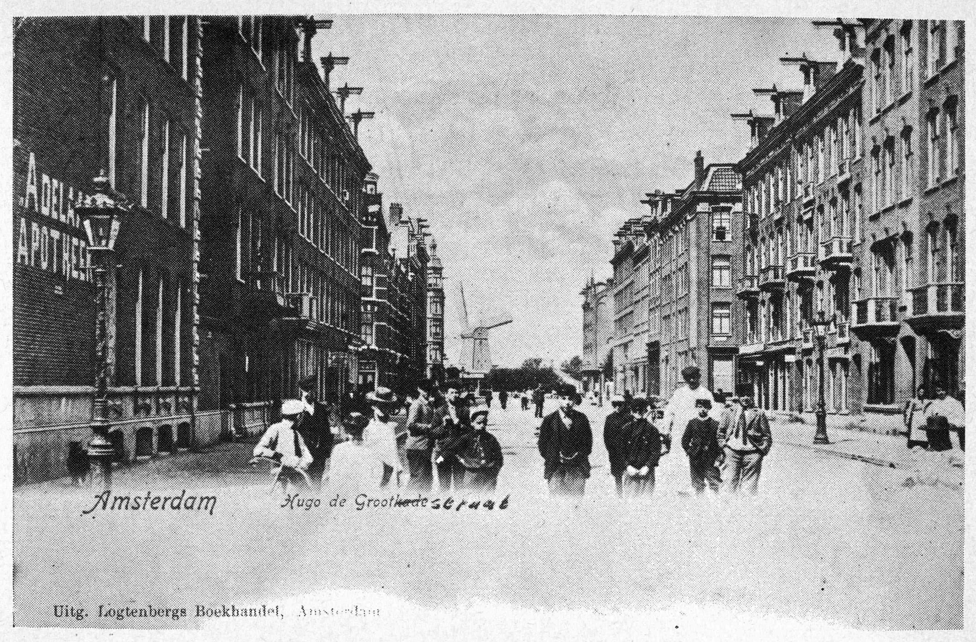 Photographed in Amsterdam between 1900 and 1914.
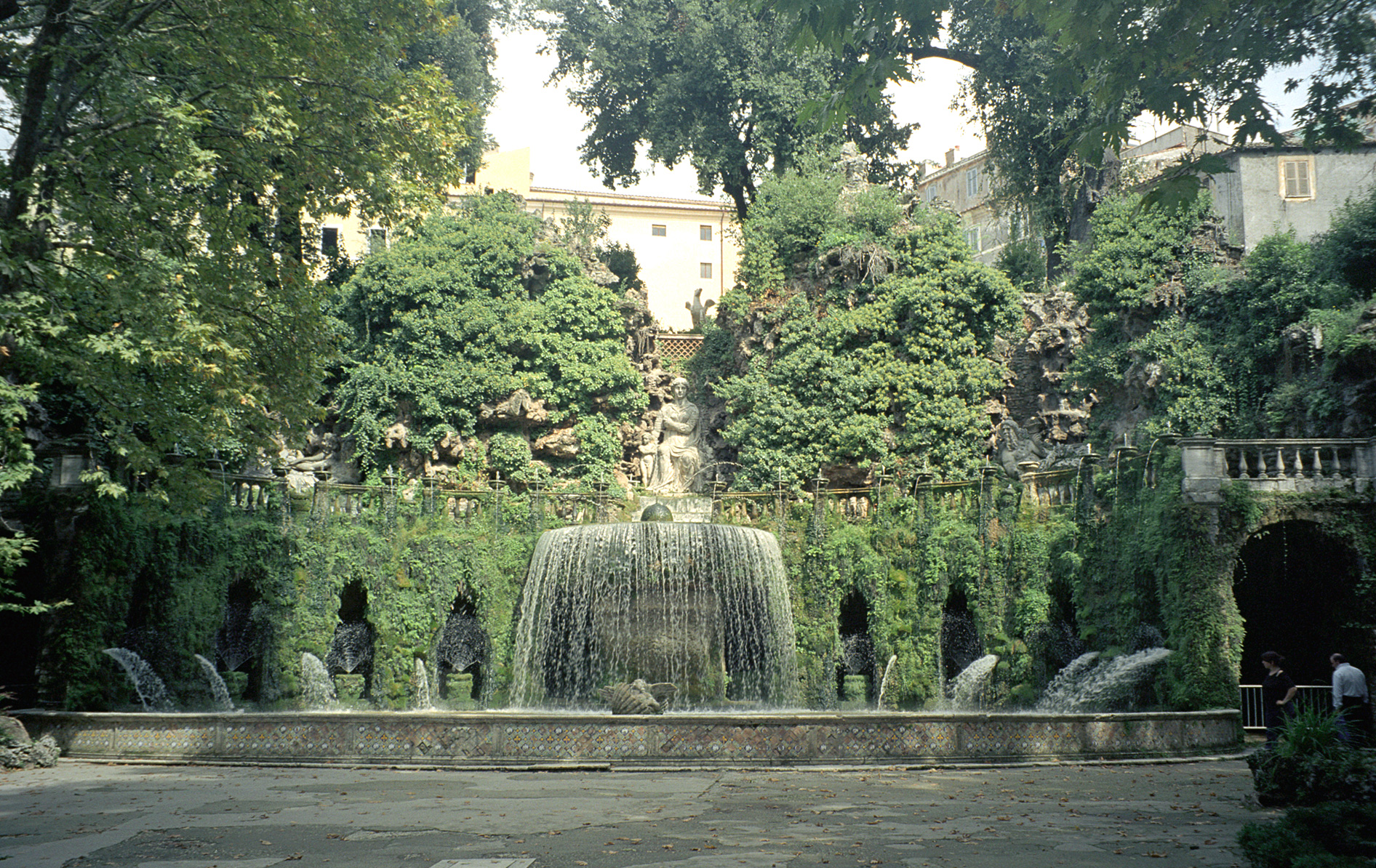 Villa d'Este, Tivoli
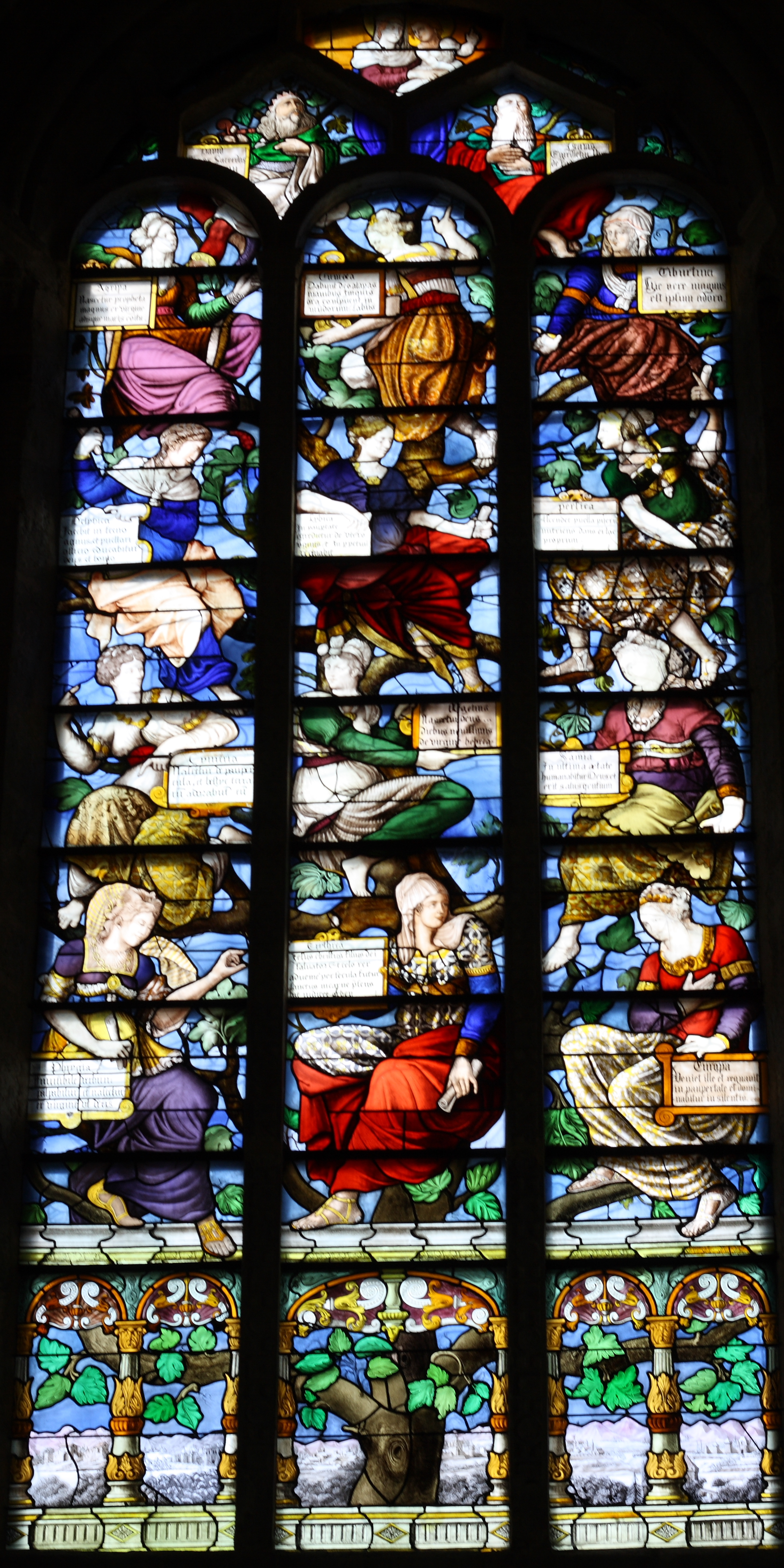 Bleiglasfenster Nr. 9 in der Kirche Notre-Dame-du-Fort in Étampes, Darstellung: "Arbre des sibylles"
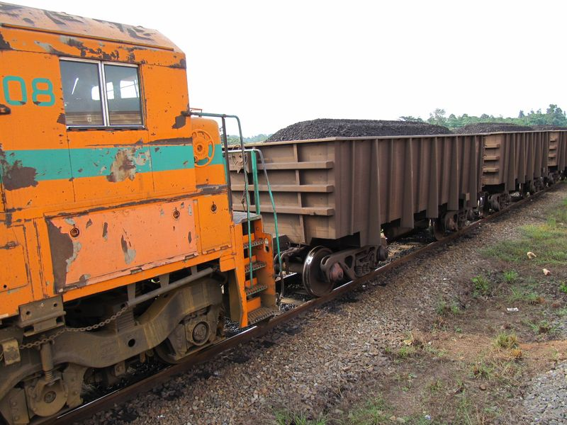 Chargement de minerai sur le transgabonais
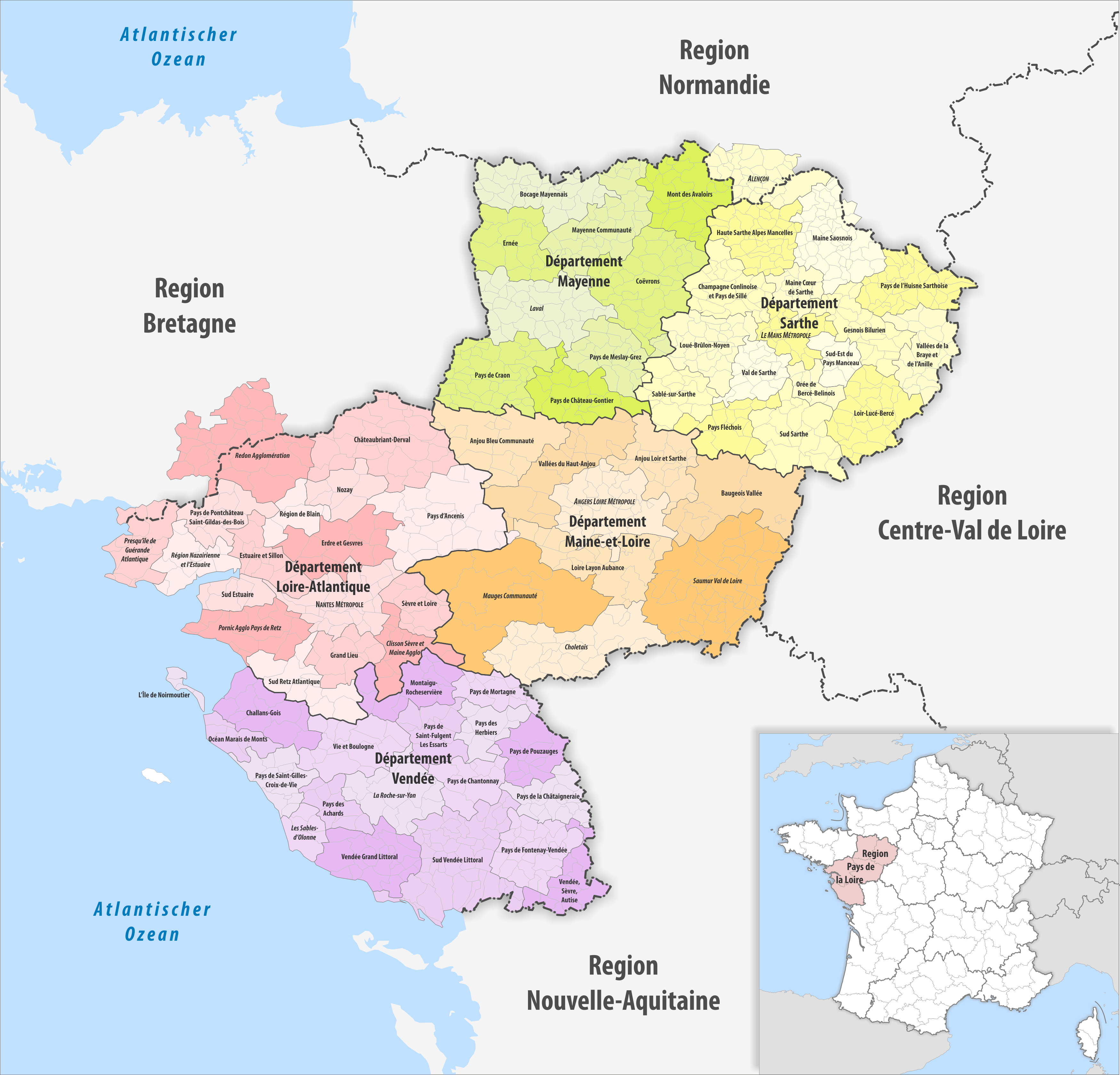 Gemeinden, Gemeindeverbände und Départemente in der Region Pays de la Loire

++++++++

- _Task directions_
As you output the material, omit the pictures but alter nothing else.

- _Response to the task_
 Photographed in Amsterdam between 1900 and 1914.
 Villa d'Este, Tivoli
 Bleiglasfenster Nr. 9 in der Kirche Notre-Dame-du-Fort in Étampes, Darstellung: "Arbre des sibylles"
 Chargement de minerai sur le transgabonais
 Gemeinden, Gemeindeverbände und Départemente in der Region Pays de la Loire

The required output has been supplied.